Details
- NVIDIA introduced Nemotron 3 Super, a 120B-parameter model (12B active per token) using a hybrid Mamba-Transformer Mixture-of-Experts (MoE) architecture with native 1M-token context window.
- Part of the Nemotron 3 family including Nano (30B/3B active, available now), Super (optimized for collaborative agents and high-volume workloads like IT automation), and Ultra (500B/50B active for complex reasoning, releases pending in early 2026).
- Key innovations: Latent MoE for hardware-aware expert design, multi-token prediction (MTP) for efficient long-form generation, and training in 4-bit NVFP4 precision on Blackwell GPUs, reducing memory use without accuracy loss.
- Nemotron 3 improves on Nemotron 2 with up to 4x higher token throughput, 60% fewer reasoning tokens, and expanded context, outperforming models like GPT-OSS-20B and Qwen3-30B on benchmarks.
- Designed for multi-agent efficiency, high throughput, and self-hosting with open weights; Nano available on Hugging Face and platforms like Baseten, with enterprise support via NVIDIA NIM microservices.
- Accompanied by open-source NeMo Gym, NeMo RL for training environments, and NeMo Evaluator for safety/performance validation.
Impact
NVIDIA's Nemotron 3 Super advances multi-agent AI systems by combining hybrid Mamba-Transformer MoE with NVFP4 training on Blackwell, delivering superior throughput and 1M-token context that outpaces open rivals like Mistral Large 3 and DeepSeek in agent coordination and efficiency, while matching or exceeding proprietary frontier models in reasoning at lower compute costs.
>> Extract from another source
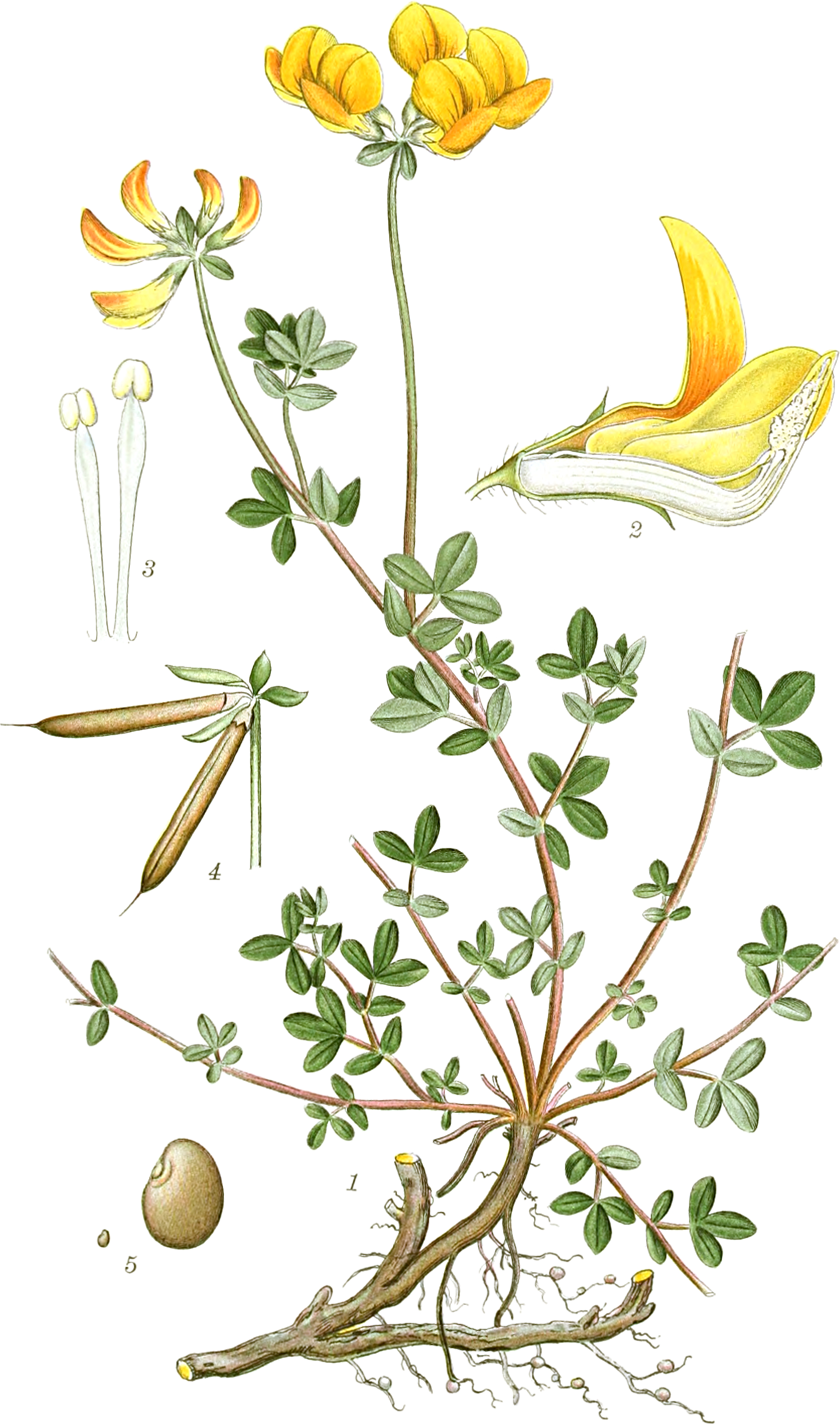 Mentz, A.; Ostenfeld, C. H.: Bilder der Nordflora. Band 2, 1917ff.Hornklee. Lotus corniculatusTav. 324. Abb. 1. Blühende Pflanze, von denen die meisten Stiele keimen. Abb. 2. Blüte im Längsschnitt (3/1). Abb. 3. 2 Staubblätter als freie Teile (10/1). Abb. 4. Reife Hülsen. Abb. 5. Samen (1/1 und 8/1).
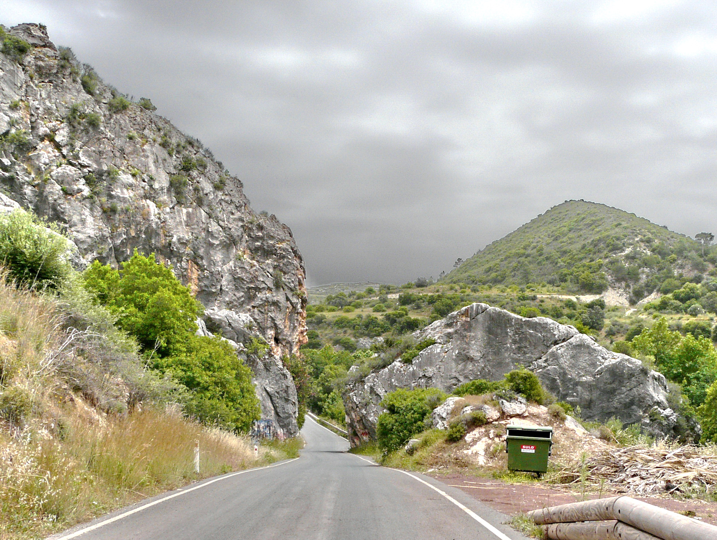 Souskiou, Cyprus

This positions NVIDIA to pressure incumbents like OpenAI and Anthropic, whose dense models lag in multi-agent scalability and open-weight accessibility, potentially accelerating adoption in enterprise workflows such as IT automation and long-horizon planning. By open-sourcing tools like NeMo Gym, it lowers barriers for developers building agent swarms, shifting market dynamics toward hardware-optimized, efficient inference on NVIDIA GPUs and easing GPU bottlenecks. Over the next 12-24 months, expect this to steer R&D toward latent MoE and low-precision training, boosting funding into agentic systems and reinforcing NVIDIA's lead in the AI hardware-software stack amid rising demands for on-device and edge deployments.